[dropcap]W[/dropcap]hen ZAR X settled its first trade in February this year, it was the first stock exchange transaction in South Africa to take place outside of the JSE in more than a century. With the Financial Services Board’s appeals board having dismissed an appeal by the JSE and 4AX against the granting of its licence, it also seemed that ZAR X had overcome all the hurdles to its operations.
However, competitor 4AX has now launched a high court application to have both the FSB’s decision to award ZAR X a licence and the subsequent ruling of the FSB appeals board to uphold that decision set aside. In a statement, it argues that “the registrar conducted an improper and unlawful process throughout ZAR X’s application for an exchange licence, and that his ultimate decision to grant ZAR X a licence was itself severely compromised and unlawful”.
4AX insists that its intention in launching the application is not to be anticompetitive.
“Exchange licence applications are, in our history, rare occurrences, of enormous public importance,” 4AX’s CEO, Fariyal Mukaddam, says in her submission to the court. “There is nothing routine about them. They are also complex matters that require exceptional care and expertise to conduct successfully. There is no room for short cuts or other administrative shenanigans in this process.”
She however holds that the FSB did not follow the required process when dealing with ZAR X’s licence application and did not allow for proper public consultation. This is because ZAR X published a first set of rules on which its application was based, but then modified these rules at a later stage. There was no public comment on this second set of rules.
‘Foregone conclusion’
She even goes so far as saying that the FSB appeared to manipulate the process “to avoid all public scrutiny and the entire public participation process prescribed by the Financial Markets Act (FMA)”.
“The decision itself was a foregone conclusion, as was its timing,” Mukaddam argues. She suggests that the regulator contrived to ensure that ZAR X met its publicised goal of going live by early September 2016.
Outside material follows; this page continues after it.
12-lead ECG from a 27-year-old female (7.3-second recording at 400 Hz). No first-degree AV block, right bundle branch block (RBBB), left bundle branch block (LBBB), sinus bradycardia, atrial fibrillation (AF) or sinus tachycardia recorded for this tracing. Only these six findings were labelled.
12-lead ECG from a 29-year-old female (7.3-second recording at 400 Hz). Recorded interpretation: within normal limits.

ZAR X director Geoff Cook believes, however, that there was no flaw in the way the FSB acted.
“The process is simple,” he says. “The registrar publishes the proposed rules for public consultation. People can then comment on those rules. We as the exchange then amend our rules in light of those comments, and then the FSB decides whether or not to grant the licence. It doesn’t go back into the public domain because if someone wanted to be obstructive they could just keep objecting.”
He also believes that 4AX’s argument fails because the FSB appeals board has already found that they were given the full record of the FSB’s decision, including the second set of rules.
“Yet they didn’t raise any more objections after receiving the updated rules,” Cook points out. “So even, hypothetically, if the process was flawed, they had full access and the opportunity to object but still chose not to.”
Apart from the process of granting the licence, 4AX is also arguing that “ZAR X did not comply with critical statutory prerequisites for the granting of an exchange licence”.
“ZAR X did not show in its licence application that it had the financial resources or the regulatory oversight and compliance systems in place to operate an exchange. ZAR X’s exchange rules also did not comply and still do not comply with basic requirements of the FMA.”
4AX appears to be most concerned about ZAR X’s ability to regulate what happens on its exchange and how this could introduce systemic risk into the South African market.
In her submission, Mukaddam argues: “4AX’s substantive or principled challenges to ZAR X’s rules all ultimately stem, with two exceptions, from the following basic flaw in ZAR X’s exchange rules: they betray an overriding intention on the part of ZAR X to shed or evade its own regulatory oversight and compliance duties, and thus to avoid the onerous costs and other burdens of complying with these requirements of the FMA.”
This, 4AX suggests, will distort competition, since it introduces unfair imbalances.
Cook, however, points out that ZAR X’s rules are based “substantively” on new regimes developed in Australia and the European Union, which have stood up perfectly well. He also argues that their surveillance and monitoring systems are “very robust”.
“To me, the real reason to make these objections is to cast aspersions and create doubt in the market,” he says. “They are putting speed bumps in the road to try to slow us down, which is disappointing.”
JSE’s role
The most peculiar part of 4AX’s application is that it asks the court to make the JSE the arbiter of whether or not ZAR X complies with the FMA. It provides no reasoning for why a competitor should also be allowed to be a de facto regulator, nor does it explain how this would not be a conflict of interest.
The JSE is also named as a respondent in the case. The bourse has, however, noted that it will not be adding anything to 4AX’s papers.
Zeona Jacobs, the JSE’s director of marketing and corporate affairs, said in a statement that the bourse “will abide by the decision of the court and will not be making a submission”.
The FSB ad not provided feedback by the time of publication.